Разразившись громовым смехом, я вспоминаю тот случай: Джемма распласталась на полу, синее платье облепило бедра, лицо пылало огнем.

— Нет, не забыл. И вряд ли забуду.

— Тогда тебе должно быть понятно, что я ни за что в жизни не удержусь на крошечной доске. Да еще и на воде.

— Отмазывайся, отмазывайся.

— Я не отмазываюсь. А говорю как есть. Некоторые вещи не меняются. Первый закон Ньютона. Законы Кеплера о планетных движениях. Теория относительности. Несовместимость Джеммы Сэйерс и спорта.

Я опять смеюсь. Она мне нравится. Очень нравится.

— Всего разок, — подстрекаю я.

— Да я без понятия, что делать.

— Я научу.

«Пожалуйста, соглашайся».

— Кошмар. Я опозорюсь.

— Вначале у всех не получается. Когда я серфил первый раз, я разбил губу и доской поставил себе фингал.

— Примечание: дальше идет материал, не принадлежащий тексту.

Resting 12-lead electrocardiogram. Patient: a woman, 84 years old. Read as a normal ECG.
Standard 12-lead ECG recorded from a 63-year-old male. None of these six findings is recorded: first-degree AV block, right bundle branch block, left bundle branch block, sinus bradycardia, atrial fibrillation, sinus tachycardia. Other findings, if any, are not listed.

— Если ты пытаешься меня успокоить, то выходит паршиво, — тычет она в меня пальцем.

Я хохочу.

— Я возьму у Клаудии гидрокостюм, и на неделе попробуем.

Она таращит на меня разноцветные глаза.

— Не представляю Клаудию на серфе. Она больше похожа на задиристую эмо-герл.

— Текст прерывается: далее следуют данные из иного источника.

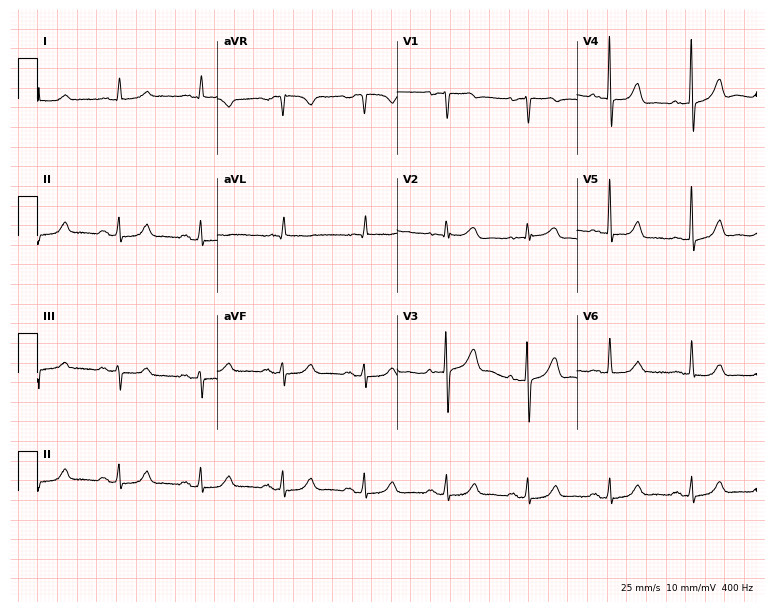
Standard 12-lead ECG recorded from a woman, 82 years old (7.3-second recording at 400 Hz). Read as a normal ECG.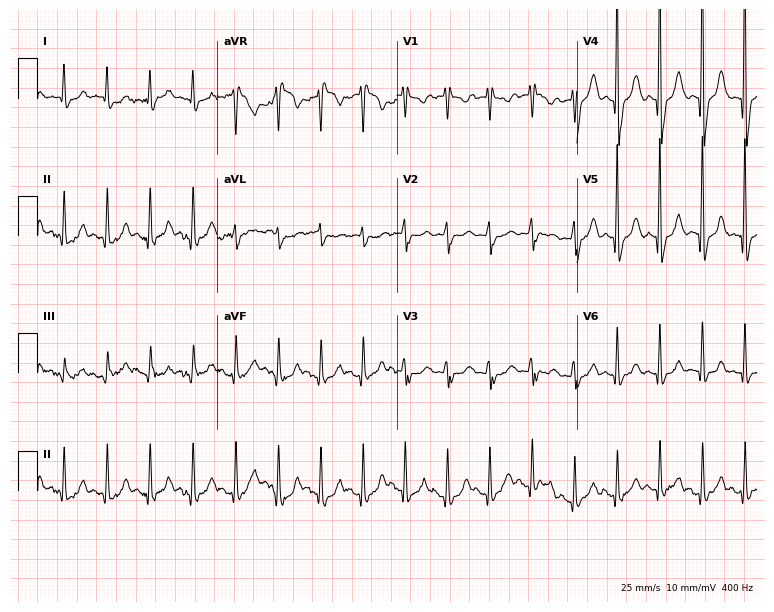
Standard 12-lead ECG recorded from a 79-year-old woman. The tracing shows sinus tachycardia (a sinus rate of 100 beats per minute or more).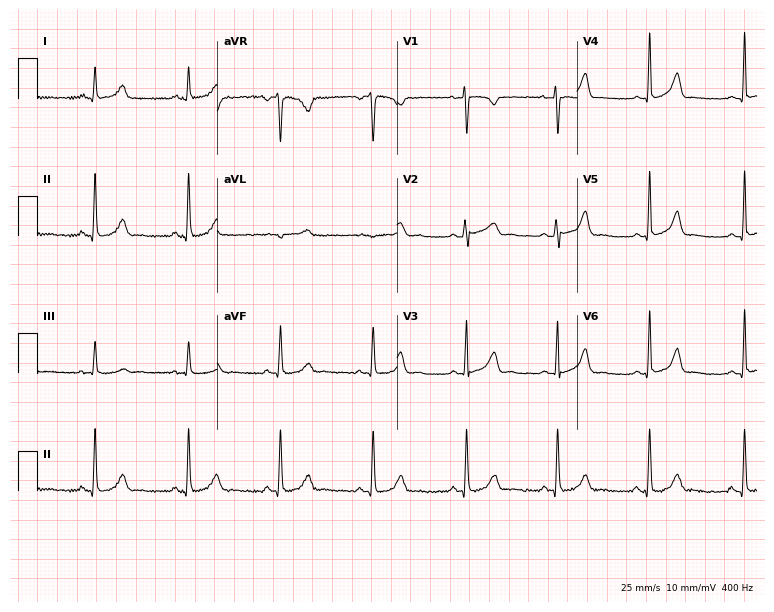
12-lead ECG (7.3-second recording at 400 Hz) from a 26-year-old woman. Screened for six findings — first-degree AV block, right bundle branch block, left bundle branch block, sinus bradycardia, atrial fibrillation, sinus tachycardia — none is recorded. Other findings, if any, are not listed.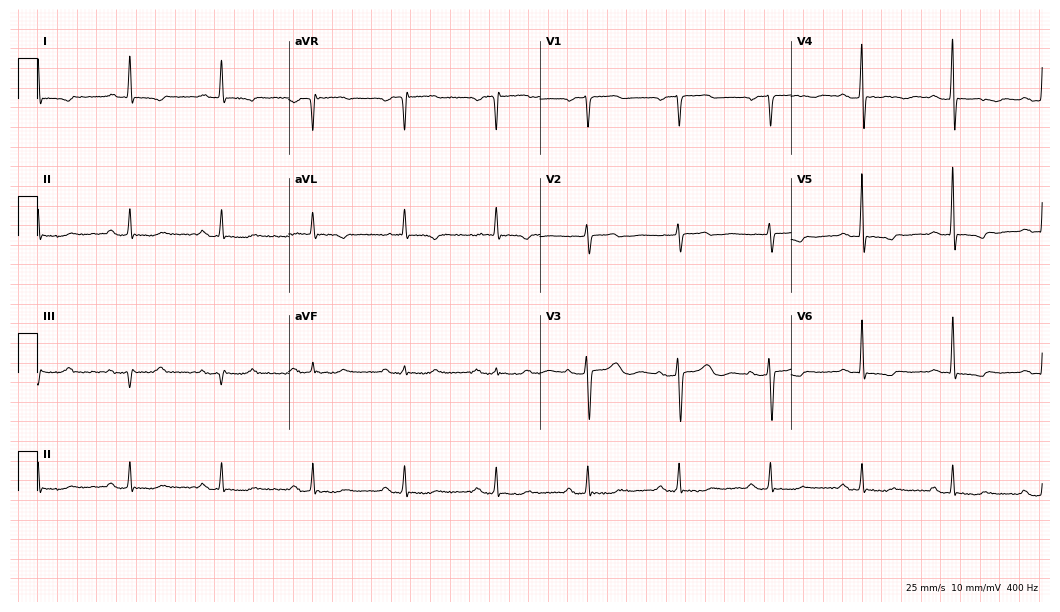
12-lead ECG from a 74-year-old female. Shows first-degree AV block.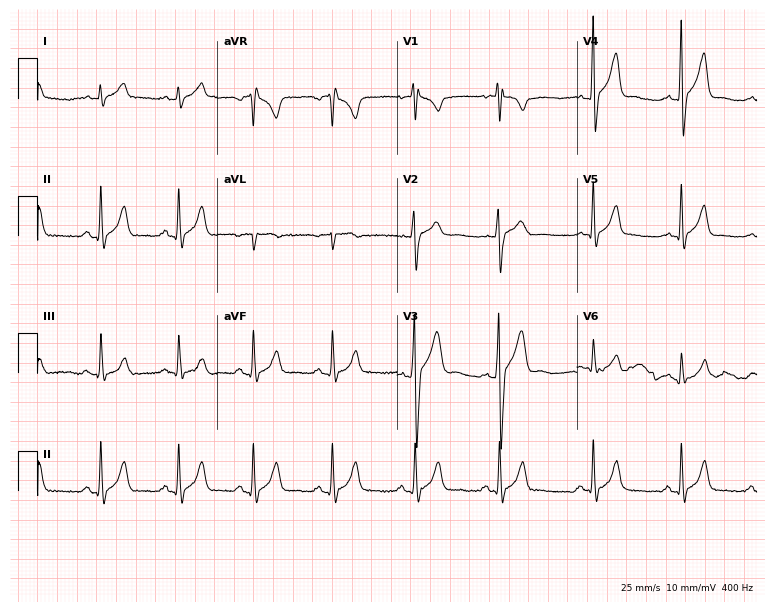
Standard 12-lead ECG recorded from a male, 18 years old (7.3-second recording at 400 Hz). None of these six findings is recorded: first-degree AV block, right bundle branch block, left bundle branch block, sinus bradycardia, atrial fibrillation, sinus tachycardia. Other findings, if any, are not listed.

— У нее неплохо получается, — пожимаю я плечами. — В свое время наш дядя был знаменитым серфером и сделал все, чтобы с раннего детства мы стояли на досках.

Джемма задумывается. Прикусывает губу.

— Соглашайся, — тихо подбиваю я, перед глазами плывет, губы онемели. — Соглашайся.

Мне настолько хочется, чтобы она согласилась, что аж становится неловко.

По тому, как она хмурится, видно, что я ее уговорил. Сдержав победный вопль, я жду того, что она скажет.

— Может быть.

— И на том спасибо, — шепчу я, пока она не передумала. — Джемма?

Она наклоняет голову и пальцем поправляет очки. Прелестно.

— Да?

Без раздумий я слегка обхватываю подбородок и большим пальцем провожу по нежному уголку рта. Опрометчивый поступок, но я не сожалею. Кожа на ощупь мягкая, Джемма стоит настолько близко, что я чувствую теплое дыхание. Даже улавливаю запах клубничного блеска для губ.

Она едва различимо смеется. Похоже на вздох, который вдруг превратился в смех.

— Волос?

— Нет. — Я медленно отступаю, не сводя с нее глаз. Уайт следует за мной, прижимаясь к ногам. — На этот раз не волос.